Ему было тридцать семь лет. Да и Смелякову не было сорока. Это был, конечно, жесточайший удар.

В то лето я не раз встречался с ним.

А двадцать девятого августа мы с Винокуровым были у Смелякова в гостях. Я, по правде, не запомнил числа, это мне недавно сказала Евдокия Васильевна, тогдашняя Дуся. Уж она-то запомнила! Дусей ее называли все, — кто имел право, в глаза, остальные — заглазно. Дуся Смелякова, жена Ярослава. В тот вечер ее не было дома.

Они жили в Спасо-Песковском, на Арбате, в крохотной однокомнатной квартирке, даже без кухни, — газовая плитка стояла в коридоре. Мы с Женей принесли две, а может, и три бутылки, но их довольно скоро не хватило, и Смеляков раскупорил стоящую на окне четверть (не четвертинку!) смородинной наливки, объяснив, что напиток этот готовит Дуся, а он втайне доливает туда водочки, когда остается. Так что это уже не столько наливка, сколько настойка. Мне показалось, что, берясь за бутыль, он секунду поколебался, но тут же махнул рукой:

— А, все равно!..

Он был словно чем-то озабочен, расстроен, но пытался отвлечься, попросил нас почитать стихи, говорил о них. Когда Винокуров прочел стихи о возможной когда-нибудь смерти, Смеляков спросил у него про строчку «у звезд остекленевших на виду», случайно ли он ее написал. Женя заверил, что нет, не случайно.

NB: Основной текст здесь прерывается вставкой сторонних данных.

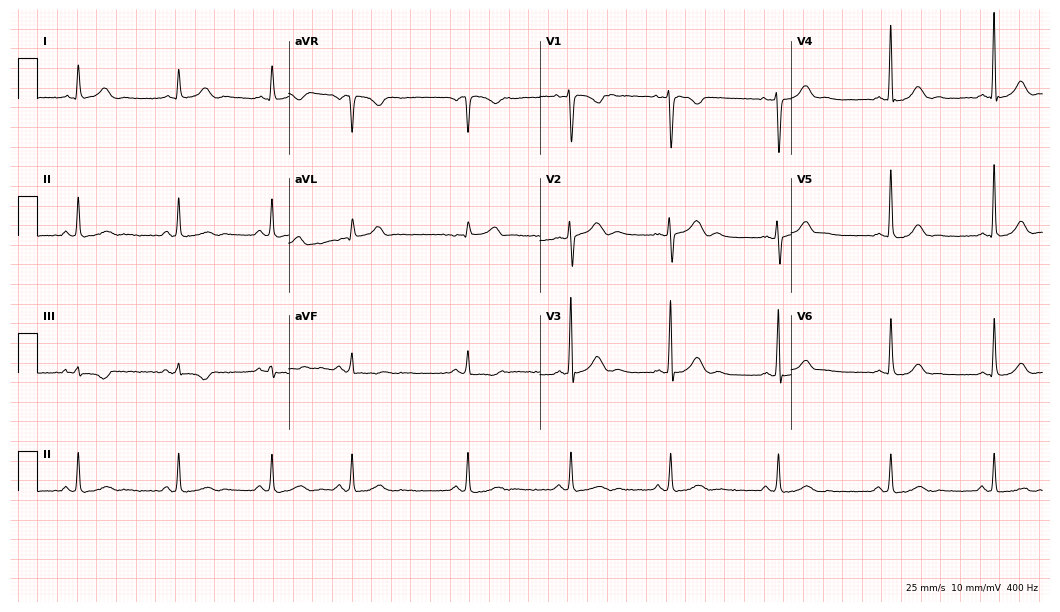
Resting 12-lead electrocardiogram. Patient: a woman, 34 years old. None of these six findings is recorded: first-degree AV block, right bundle branch block, left bundle branch block, sinus bradycardia, atrial fibrillation, sinus tachycardia. Other findings, if any, are not listed.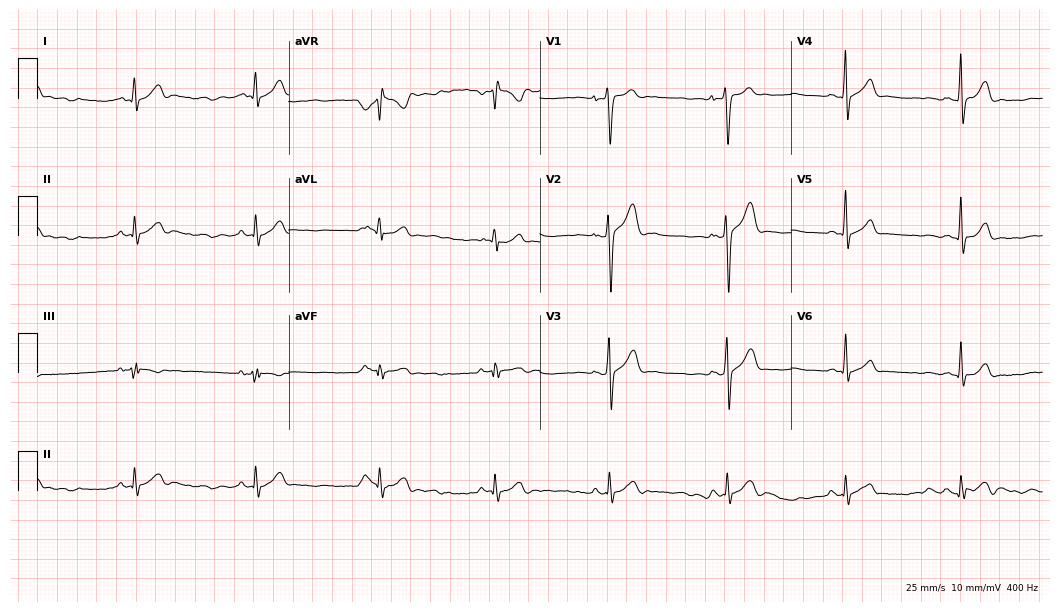
12-lead ECG from a male, 20 years old (10.2-second recording at 400 Hz). Recorded interpretation: within normal limits.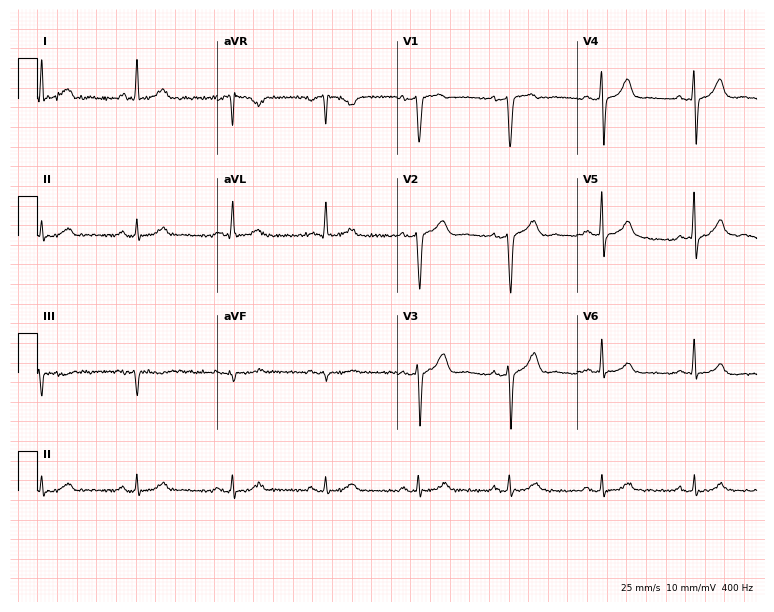
ECG — a male patient, 59 years old. Screened for six findings — first-degree AV block, right bundle branch block (RBBB), left bundle branch block (LBBB), sinus bradycardia, atrial fibrillation (AF), sinus tachycardia — none is recorded.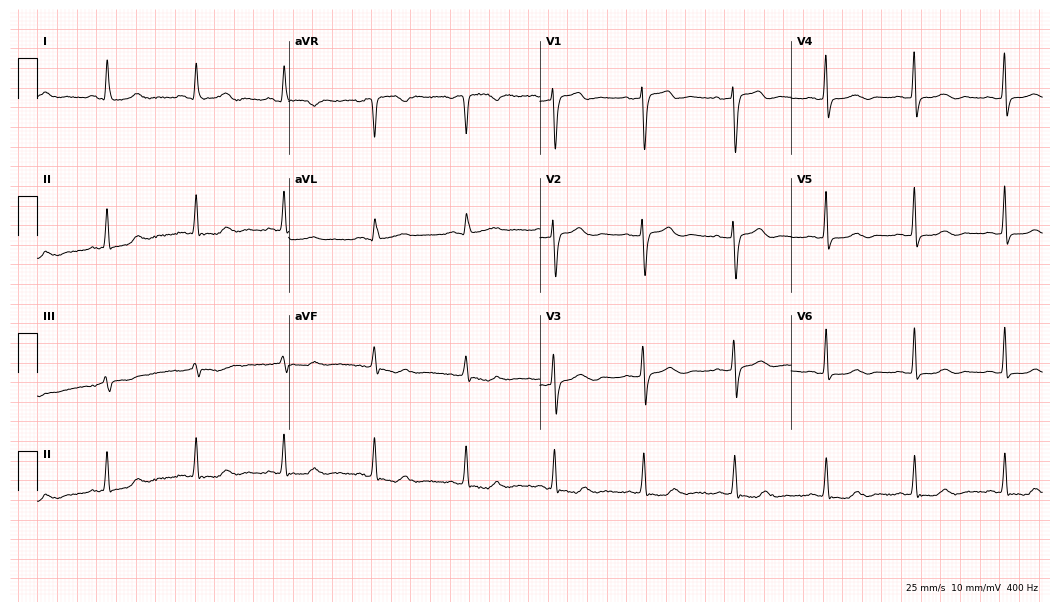
12-lead ECG from a female, 60 years old (10.2-second recording at 400 Hz). No first-degree AV block, right bundle branch block (RBBB), left bundle branch block (LBBB), sinus bradycardia, atrial fibrillation (AF) or sinus tachycardia recorded for this tracing. Other findings, if any, are not listed.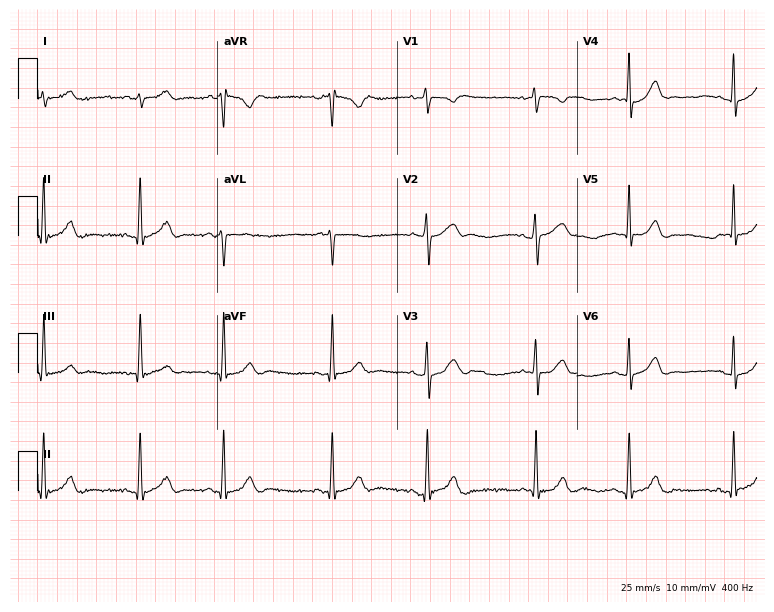
12-lead ECG from a 17-year-old female patient. Labelled as a normal ECG.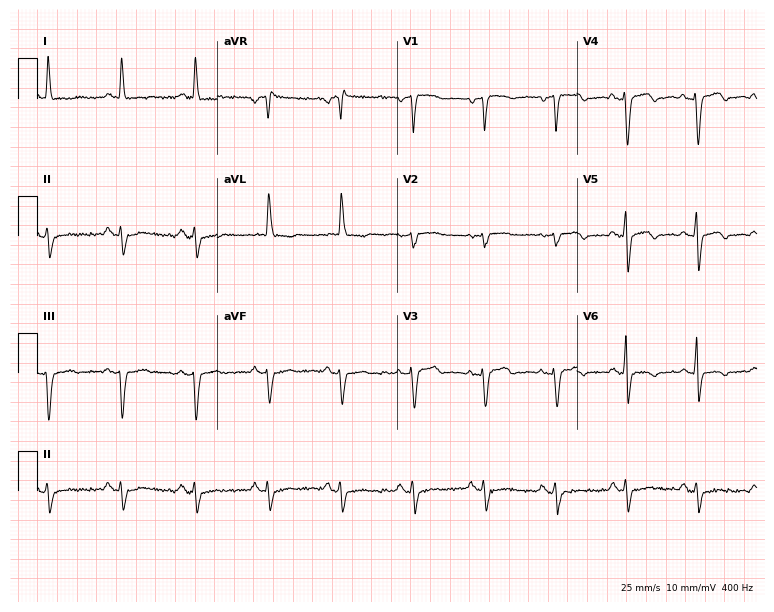
ECG — an 84-year-old female. Screened for six findings — first-degree AV block, right bundle branch block (RBBB), left bundle branch block (LBBB), sinus bradycardia, atrial fibrillation (AF), sinus tachycardia — none is recorded. Findings outside these six are not listed.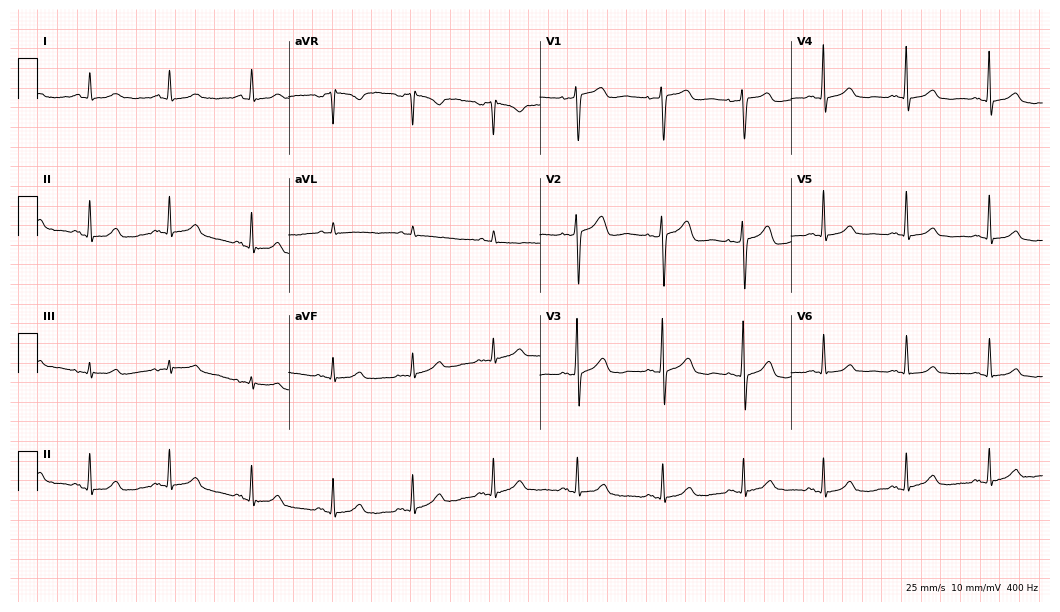
ECG (10.2-second recording at 400 Hz) — a 64-year-old female patient. Labelled as a normal ECG.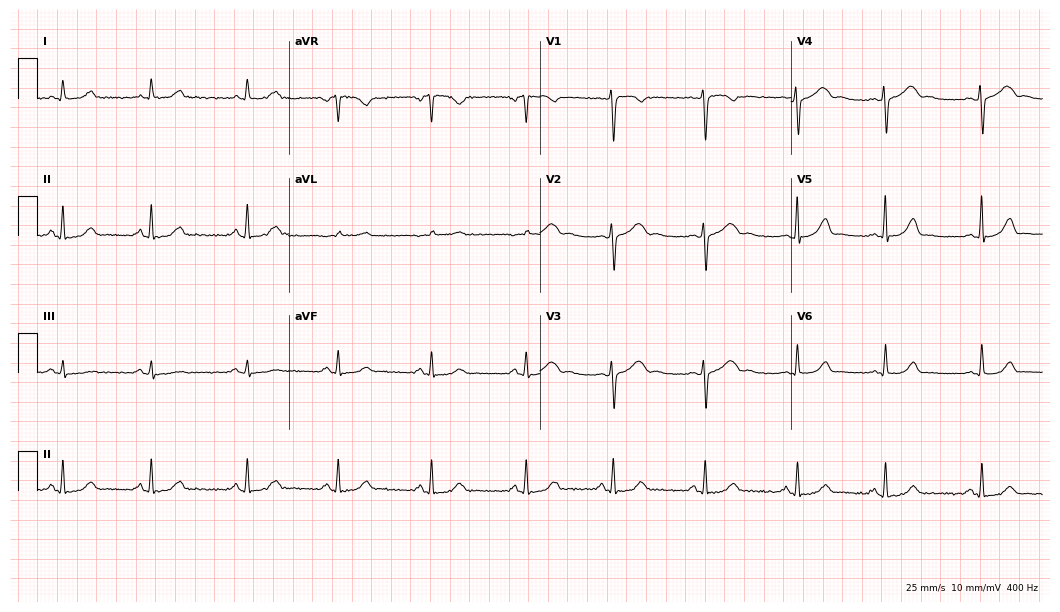
12-lead ECG (10.2-second recording at 400 Hz) from a 35-year-old female patient. Labelled as a normal ECG.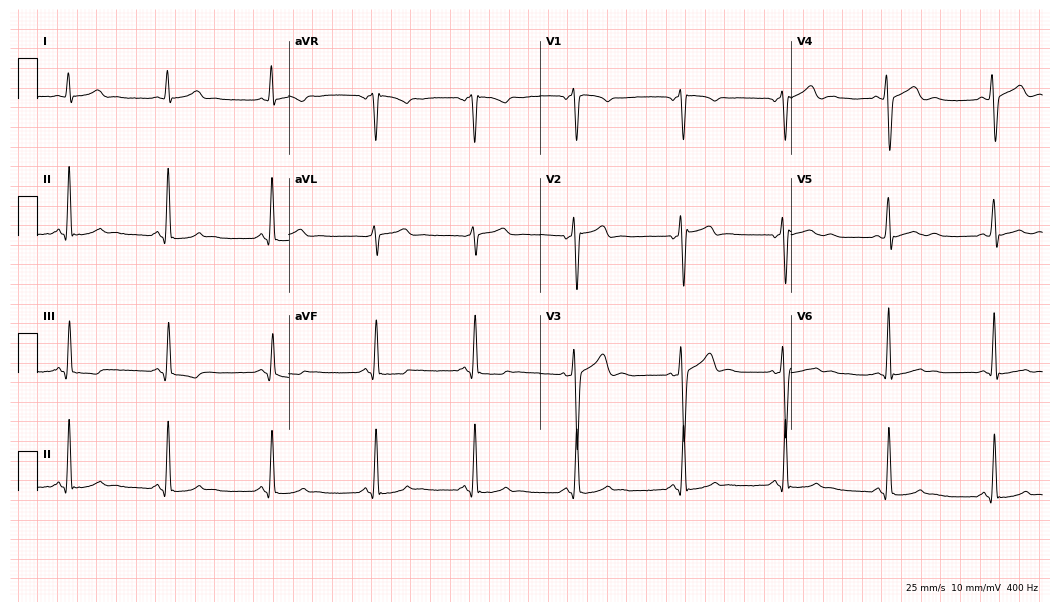
12-lead ECG from a 38-year-old man (10.2-second recording at 400 Hz). No first-degree AV block, right bundle branch block, left bundle branch block, sinus bradycardia, atrial fibrillation or sinus tachycardia recorded for this tracing. Other findings, if any, are not listed.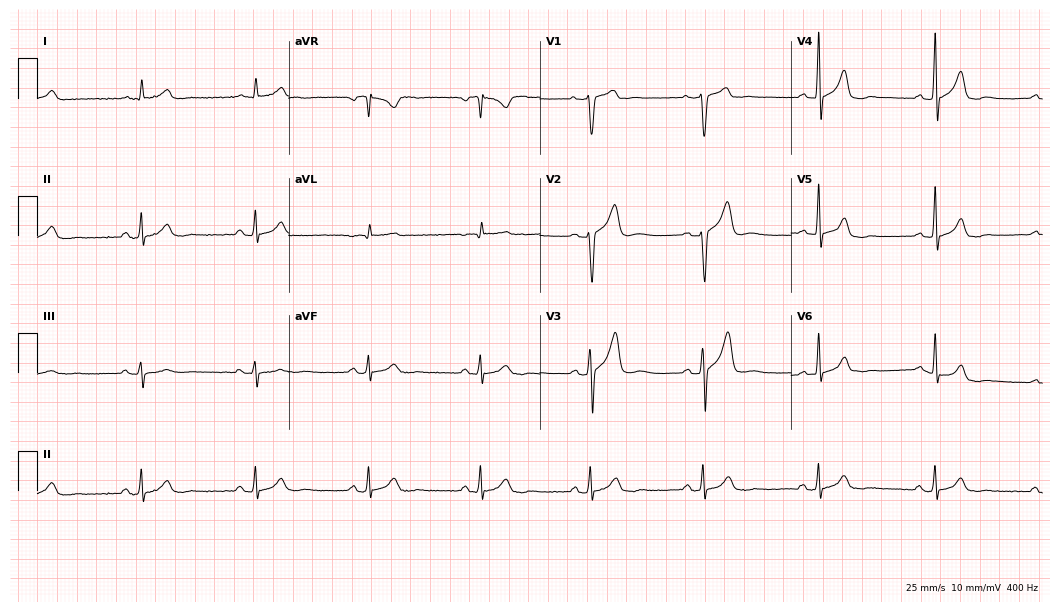
12-lead ECG from a male patient, 53 years old (10.2-second recording at 400 Hz). Recorded interpretation: within normal limits.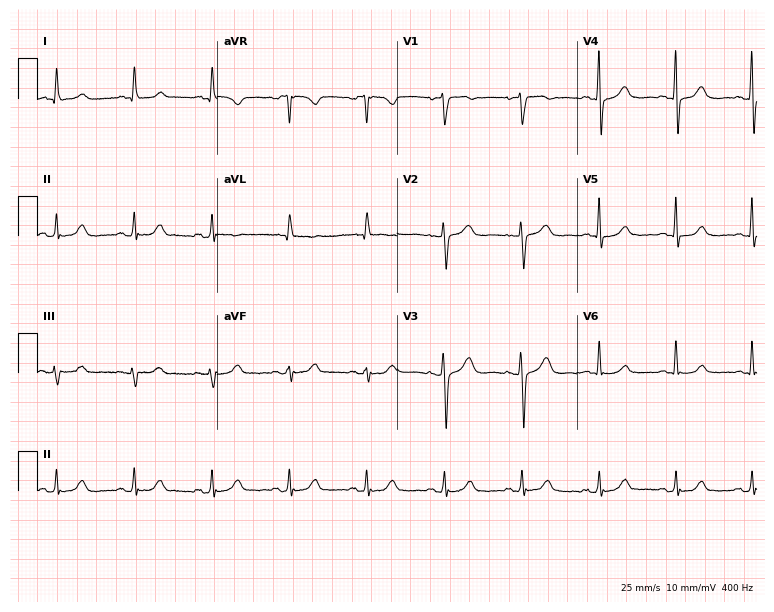
ECG (7.3-second recording at 400 Hz) — a 60-year-old female patient. Screened for six findings — first-degree AV block, right bundle branch block, left bundle branch block, sinus bradycardia, atrial fibrillation, sinus tachycardia — none is recorded. Only these six findings were labelled.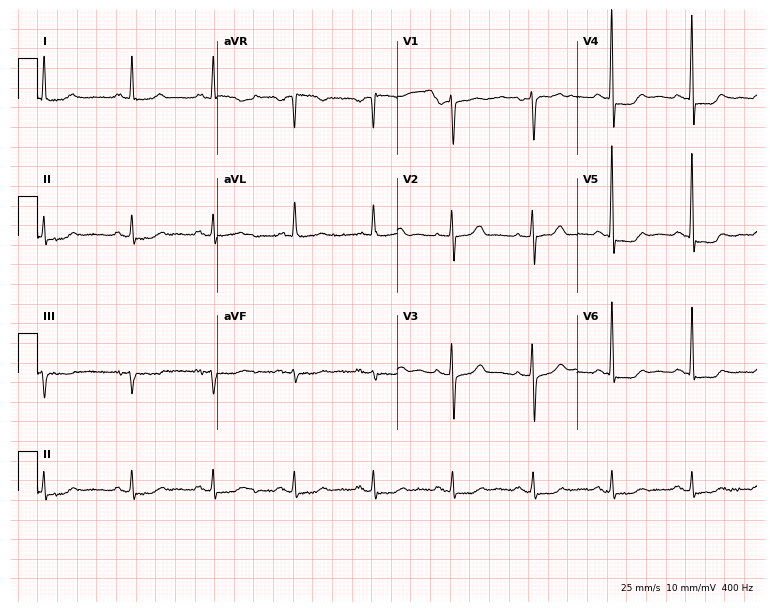
Electrocardiogram, a 66-year-old female. Of the six screened findings (first-degree AV block, right bundle branch block (RBBB), left bundle branch block (LBBB), sinus bradycardia, atrial fibrillation (AF), sinus tachycardia), none is recorded. Findings outside these six are not listed.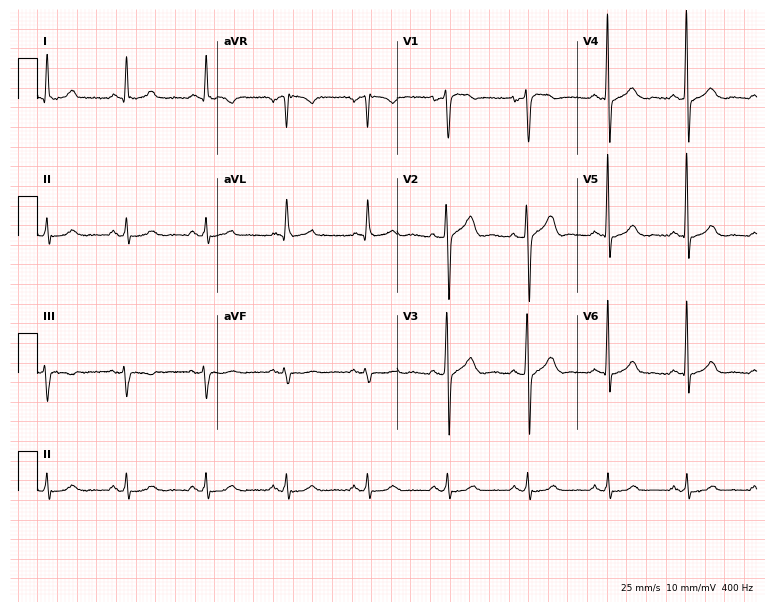
Resting 12-lead electrocardiogram (7.3-second recording at 400 Hz). Patient: a man, 63 years old. None of these six findings is recorded: first-degree AV block, right bundle branch block, left bundle branch block, sinus bradycardia, atrial fibrillation, sinus tachycardia. Findings outside these six are not listed.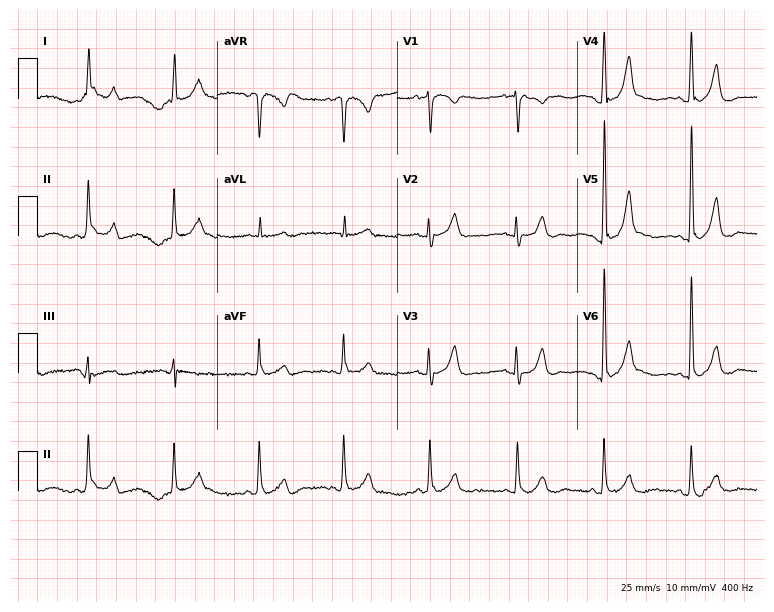
Standard 12-lead ECG recorded from a 73-year-old woman (7.3-second recording at 400 Hz). Read as a normal ECG.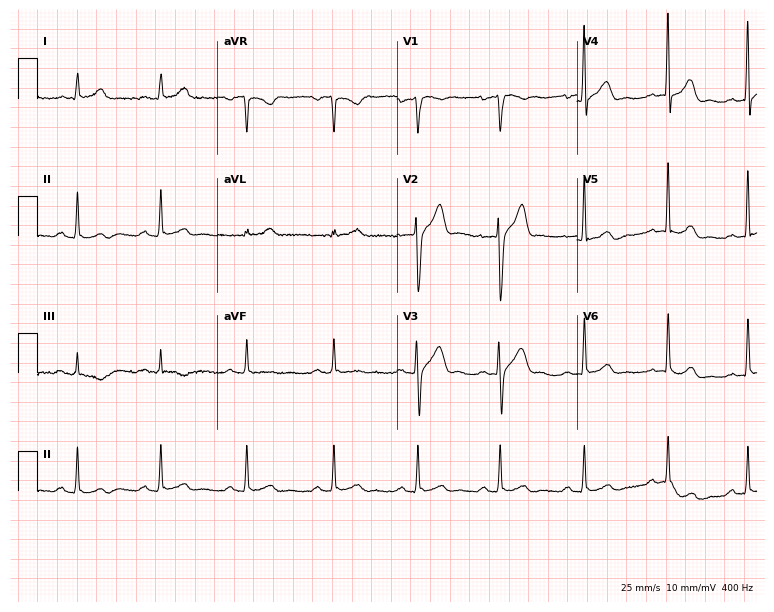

Время от времени хозяин подходил к распахнутому окну и вглядывался в темноту, а однажды сказал Винокурову:

— Посмотрите, там, напротив, никого нет на крыше?

Винокуров охотно высунулся из окна, чтобы отвлечься от освещенной комнаты, а Ярослав мрачно добавил:

— Только не блевать!..

Винокуров не собирался — и обиделся.

Ушли мы очень поздно, спустились вниз, повернули направо, и тут же оказались на ярко освещенном Арбате. Вот интересно, это была правительственная трасса, здесь ездил Сталин, милиция и топтуны на каждом шагу, и в то же время бесчисленные магазины и особенно магазинчики, кафе, ресторанчики, шашлычные, всегдашнее оживление — Арбат.

Винокуров тут же на углу начал болтать с двумя девушками, смеясь, пытался познакомиться и направился с ними к Смоленской, ему все равно было в ту сторону, он жил на улице Веснина.

А я пешком пошел к Арбатскому метро, мне еще предстояло ехать за город к молодой жене и почти годовалой дочери. Москва тогда ложилась поздно, последние известия по радио начинались в половине двенадцатого и заканчивались боем Кремлевских курантов.

На другой день я снова оказался в городе, мне нужно было в «Литгазету» к Семену Гудзенко. Зачем? Может быть, я написал какую-нибудь рецензию. Во всяком случае стихами он не занимался. В голове у меня еще слегка пошумливало.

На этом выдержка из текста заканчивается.